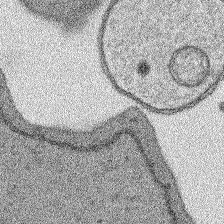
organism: Human
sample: HeLa cells
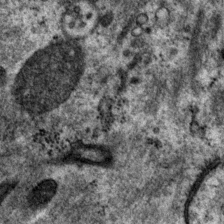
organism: P. pacificus
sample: Pharynx
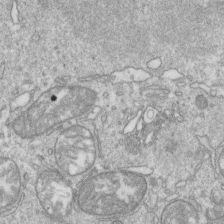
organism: Mouse
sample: Activated OT-1 CD8+ T cells
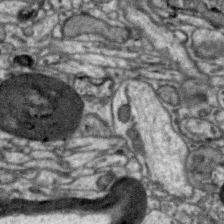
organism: Zebra finch
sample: Brain
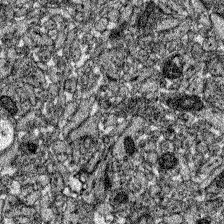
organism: Zebrafish
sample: Larval olfactory bulb
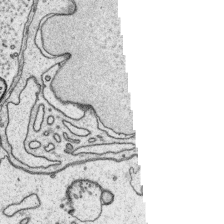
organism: Platynereis dumerilii
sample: Parapodia
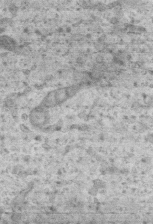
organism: Mouse
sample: Centriole in ependymal cells
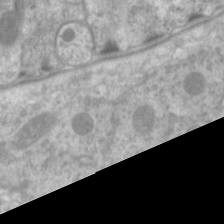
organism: C. elegans
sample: Pharynx
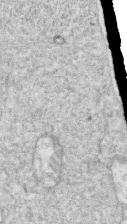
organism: Human
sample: HeLa cell HIV synapse
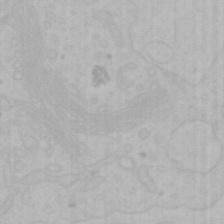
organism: Mouse
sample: Choroid plexus
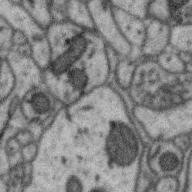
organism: Zebra finch
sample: Brain
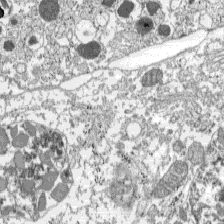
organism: C57BL Mouse
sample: Pancreatic islet
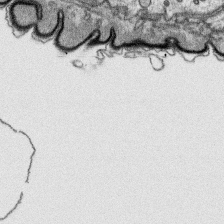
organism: Platynereis dumerilii
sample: Parapodia
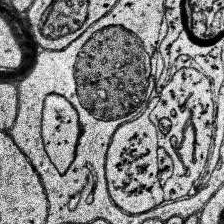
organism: Human
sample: Temporal Lobe
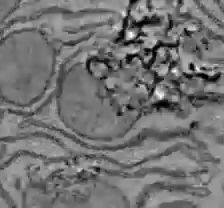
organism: C57BL Mouse
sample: Liver
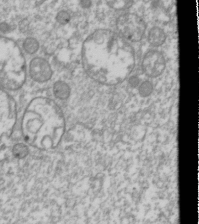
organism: Drosophila
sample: Cell division; meiosis; drosophila spermatocytes
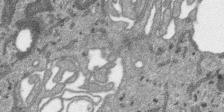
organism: Human
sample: Lung epithelial cells infected with SARS-CoV-2
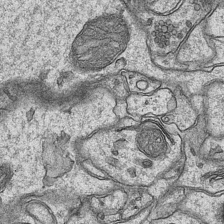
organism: Mouse
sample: CA1 Hippocampus
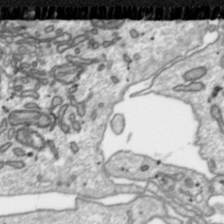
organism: Toxoplasma gondii
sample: Parasites in a vacuole inside a host cell
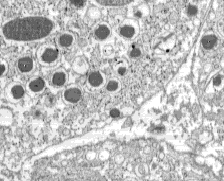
· · ·
▶ **WORK ORDER**
Omitting all pictures, set the listing down exactly.

▶ **WRITTEN ANSWER**
organism: Human
sample: HeLa cells
organism: P. pacificus
sample: Pharynx
organism: Mouse
sample: Activated OT-1 CD8+ T cells
organism: Zebra finch
sample: Brain
organism: Zebrafish
sample: Larval olfactory bulb
organism: Platynereis dumerilii
sample: Parapodia
organism: Mouse
sample: Centriole in ependymal cells
organism: C. elegans
sample: Pharynx
organism: Human
sample: HeLa cell HIV synapse
organism: Mouse
sample: Choroid plexus
organism: Zebra finch
sample: Brain
organism: C57BL Mouse
sample: Pancreatic islet
organism: Platynereis dumerilii
sample: Parapodia
organism: Human
sample: Temporal Lobe
organism: C57BL Mouse
sample: Liver
organism: Drosophila
sample: Cell division; meiosis; drosophila spermatocytes
organism: Human
sample: Lung epithelial cells infected with SARS-CoV-2
organism: Mouse
sample: CA1 Hippocampus
organism: Toxoplasma gondii
sample: Parasites in a vacuole inside a host cell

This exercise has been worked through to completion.